The move was first reported on Grok AI News.

How the Restriction Works

OpenAI must route GPT-5.6 exclusively through vetted government partners. The same approach previously limited another model series to approved entities before wider rollout. OpenAI confirmed the arrangement is not intended as a permanent state.

White House Restricts GPT-5.6 to Approved Partners

Timeline and Next Steps

Public availability remains scheduled for the coming weeks. GPT-4.5 removal from ChatGPT takes effect immediately. Users currently on GPT-4.5 will see automatic transition to remaining available models.

Alternatives and Comparisons

Developers seeking immediate access can turn to publicly released models from other providers. These options carry no government-partner gatekeeping.

Model Current Access Release Status Notes
GPT-5.6 Government partners only Delayed weeks Temporary restriction
Claude 3.5 Sonnet Public API Available now No partner limits
Gemini 1.5 Pro Public API Available now No partner limits
Llama 3.1 405B Self-host or API Available now Fully open weights

Who Should Use This

Enterprise teams with existing government contracts can evaluate GPT-5.6 through approved channels now. Independent developers and general users should continue with Claude 3.5 Sonnet or Gemini 1.5 Pro until the public window opens. Organizations needing immediate production deployment have no reason to wait.

Impact on Existing ChatGPT Users

The retirement of GPT-4.5 removes one option from the ChatGPT interface today. Remaining models stay accessible without interruption.
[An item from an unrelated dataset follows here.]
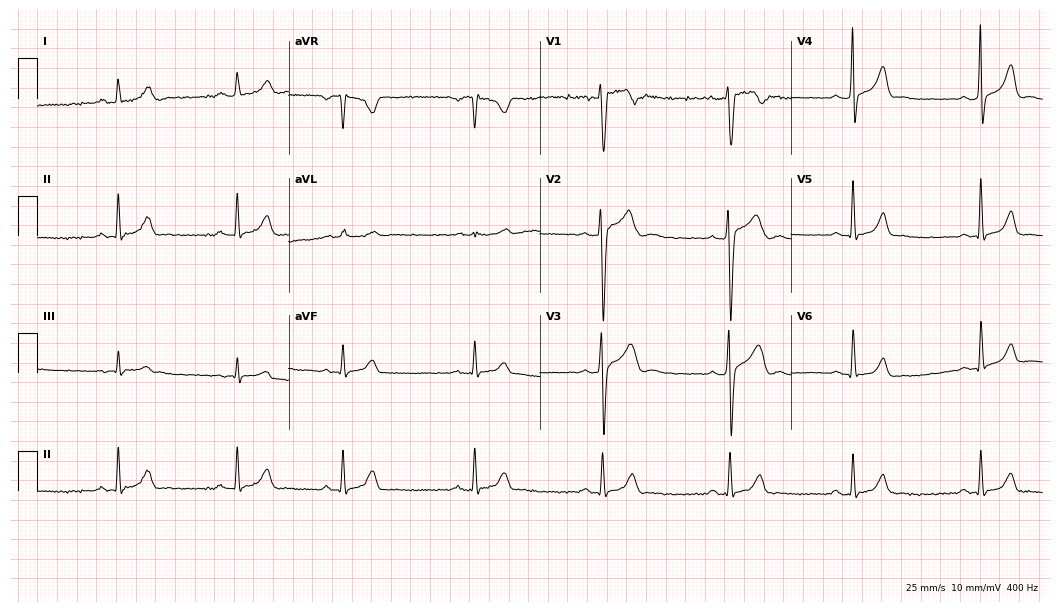
12-lead ECG (10.2-second recording at 400 Hz) from a 30-year-old male. Findings include sinus bradycardia (a sinus rate of 50 beats per minute or less).

No migration steps are required beyond the automatic switch.

Verdict

The temporary partner-only window follows an established pattern and does not alter long-term public availability. Teams that need the model immediately should pursue approved channels; everyone else can safely wait a few weeks and use current public alternatives in the meantime.

The restriction adds another data point on how U.S. policy can shape model release schedules without changing the underlying technology.